Stored entries:

....

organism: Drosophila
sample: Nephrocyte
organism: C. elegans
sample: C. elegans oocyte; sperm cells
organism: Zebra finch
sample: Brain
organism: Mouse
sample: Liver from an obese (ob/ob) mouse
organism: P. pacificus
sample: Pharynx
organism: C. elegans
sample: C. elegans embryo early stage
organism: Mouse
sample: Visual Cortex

....

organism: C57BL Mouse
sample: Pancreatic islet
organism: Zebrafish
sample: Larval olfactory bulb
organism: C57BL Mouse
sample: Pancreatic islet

....

--- The task ---
Scan the records above for the word "sample" and return every line where it occurs.

--- Task answer ---
sample: Nephrocyte
sample: C. elegans oocyte; sperm cells
sample: Brain
sample: Liver from an obese (ob/ob) mouse
sample: Pharynx
sample: C. elegans embryo early stage
sample: Visual Cortex
sample: Pancreatic islet
sample: Larval olfactory bulb
sample: Pancreatic islet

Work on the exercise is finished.